What is the best option to machine a prism so I can check the ways on a lathe and mill for hand scraping

Refards

Garry


----------



## 4GSR (May 1, 2013)

If you're talking about checking a vee way,  the simplest is taking a small vee block, setting it on top of the vee, upside down.  Either mike the thickness from the top of the vee block to the underside of the bed way, or measure the height from the top of the vee block to a flat spot on top of the bed.  This will give you a fairly accurate measurement within a couple of thousands.  It will at least tell you that your bed is worn in a given area, if you're lucky, no wear at all.

Now if you are wanting to make a "scraping iron" as I call them to scrape a vee to, I would suggest to talk to Richard about doing this.  My preference is to get the bed re-machined and work from this.

Ken


----------



## Richard King (May 1, 2013)

Ken is right, if you can get the bed ground or planned, you will be money and time ahead.  Scraping a lathe bed is a pain especially a SB with double Vee's.  There are several names for cart Iron straight-edges.  I use yo make all of them.  I prefer a camel back with a 45 deg side angle to do dovetails.  The triangle style will bend or conform to the way you scraping as they have no support.  

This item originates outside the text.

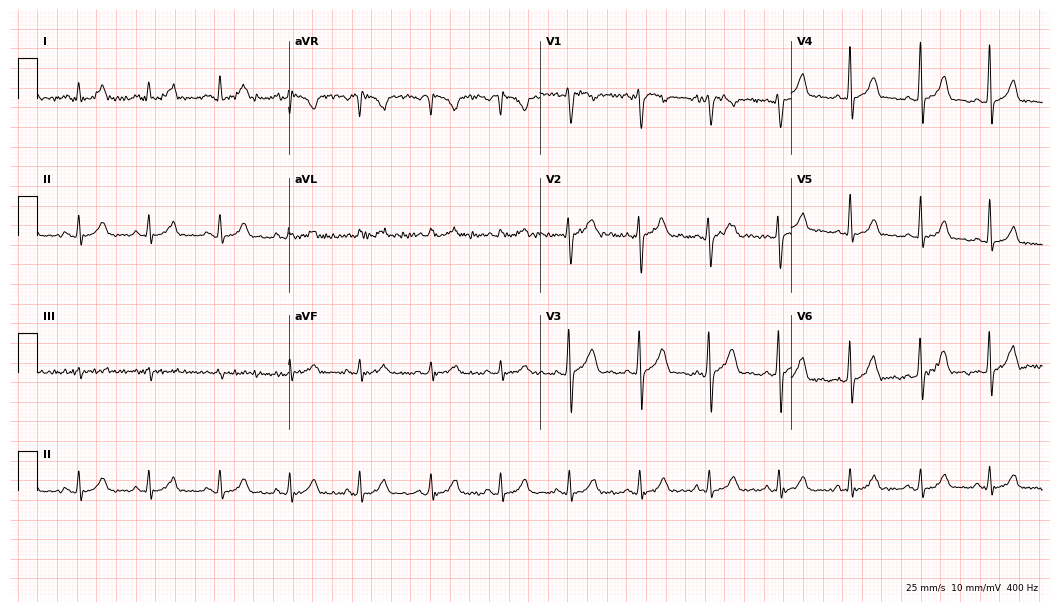
ECG (10.2-second recording at 400 Hz) — a man, 30 years old. Labelled as a normal ECG.

Many make the mistake in assuming you have to match fit the flat and dovetail at the same degree of angle with a 2 sided prism.  This is wrong as we scrape both flats first parallel to each other and then one dovetail and then measure and scrape the other dovetail parallel.  I will tip up a angled camel-back to do this.    Maybe you should tell us exactly what your planing on scraping, see we can give you the right answer.

Camel backs are also called hump backs.


----------